Animals have more built-in restrictions, such as needing food and healthcare. Practical limitations, like the time required to grow the animals to the necessary developmental stage, also impact experiments with animals. Computational models – once they work – are free from these constraints. As such, the speed at which these alternatives can potentially allow us to iterate can facilitate unprecedented rates of drug development at a far lower cost. Drugs for untreatable diseases could finally become profitable, and thus many more companies would approach disease areas that typically have low return on investment on drug discovery efforts. We could see a shift from curing laboratory animals to actually saving human lives.
Major pharmaceutical companies are in a unique position to drive this transformation.

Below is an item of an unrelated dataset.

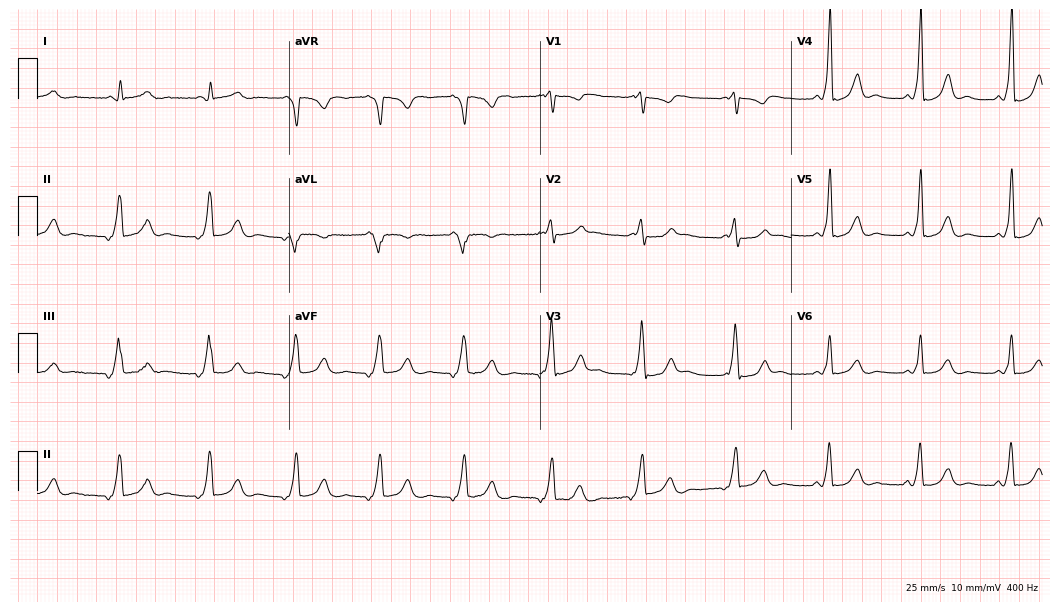
Standard 12-lead ECG recorded from a 47-year-old female patient. None of these six findings is recorded: first-degree AV block, right bundle branch block, left bundle branch block, sinus bradycardia, atrial fibrillation, sinus tachycardia. Only these six findings were labelled.

To establish the biological relevance – and strength – of animal model alternatives, it's imperative that we continue to test these models in tandem with traditional methods. While many innovative start-ups are developing technologies that can support drug development from discovery to manufacturing, they infrequently (read: nearly never) have the resources to test animal model alternatives in real-time against animal models themselves. Pharmaceutical companies possess the infrastructure and resources, and can work side by side with nimble start-ups that move fast to enact meaningful change.
The FDA Modernization Act 2.0 aligns incentives between large pharmaceutical companies and small start-ups. With a call to invest in and explore these technologies sooner rather than later, pharmaceutical decision makers can make this transformation happen. In this case, a legislative act can motivate a giant leap forward in scientific discovery and treatments for patients without options. The pace at which we realise this future ultimately depends on how clever and invested we are in ushering in this new paradigm.